April 22, 2014
President Karimov Discusses Bilateral Cooperation with Spain’s Foreign Minister. 2
Uzbekistan’s GDP makes up 25.764 trln. soums in 1Q.. 3
A Strategy of Development of the economy of Uzbekistan.. 3
Press-service of MFA of the Republic of Uzbekistan
POLICY
President Karimov Discusses Bilateral Cooperation with Spain’s Foreign Minister
President of the Republic of Uzbekistan Islam Karimov at the Oqsaroy on April 21 met with Jose Manuel Garcia-Margallo, Minister for Foreign Affairs and Cooperation of the Kingdom of Spain, who is in our country with an official visit.
Greeting the guest, the head of our state expressed satisfaction with the established level of multifaceted Uzbek-Spanish dialogue and gave a high appraisal to Spain’s role and place in tackling the pressing international and regional issues.

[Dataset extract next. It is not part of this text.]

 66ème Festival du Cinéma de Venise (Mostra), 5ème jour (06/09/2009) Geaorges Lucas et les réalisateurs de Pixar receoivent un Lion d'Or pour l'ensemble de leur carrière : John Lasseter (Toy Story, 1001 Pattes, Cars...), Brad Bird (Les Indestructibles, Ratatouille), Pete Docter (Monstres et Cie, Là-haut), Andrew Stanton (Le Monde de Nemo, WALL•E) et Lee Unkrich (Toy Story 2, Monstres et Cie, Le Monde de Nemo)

The conversation has served as a good opportunity to discuss in detail the current state and priority dimensions of bilateral cooperation and international affairs, including regional security and stability in the context of the situation in Afghanistan.
It was noted in particular that Uzbekistan attaches a considerable significance to the promotion of comprehensive interaction with Spain, regarding the latter as one of its priority and reliable partners in the European Union.
As it was pointed out, the dynamic and sustainable rates of economic growth in Uzbekistan and the favorable environment created in the country for foreign investors constitutes a robust bedrock for the enhancement of trade-economic and investment interaction.
The successful mutually advantageous cooperation can be seen as an example in the enthusiastic activities of leading Spanish companies like Talgo, Maxam, Initek Energy in the Uzbek market.
The mounting reciprocal interest in the realization of new joint projects across economic sectors is indicative by the regular contacts among business circles of our two nations. Islam Karimov wished good luck to the business forum underway currently in Tashkent and which has been represented by an impressive delegation of Spanish entrepreneurs from the sphere of infrastructure projects and high technologies.
Also, a range of other issues in the mutual agenda has been addressed at the meeting at the Oqsaroy.
Jose Manuel Garcia-Margallo sincerely thanked the President of Uzbekistan for a warm welcome and handed the invitation by Prime Minister Mariano Rajoy Brey to travel to Spain with an official visit. The guest also confirmed the willingness of the Spanish leadership to continue with the consolidation of open political dialogue and bilateral cooperation in all areas of shared interest.
(Source: Press Service of the President of the Republic of Uzbekistan)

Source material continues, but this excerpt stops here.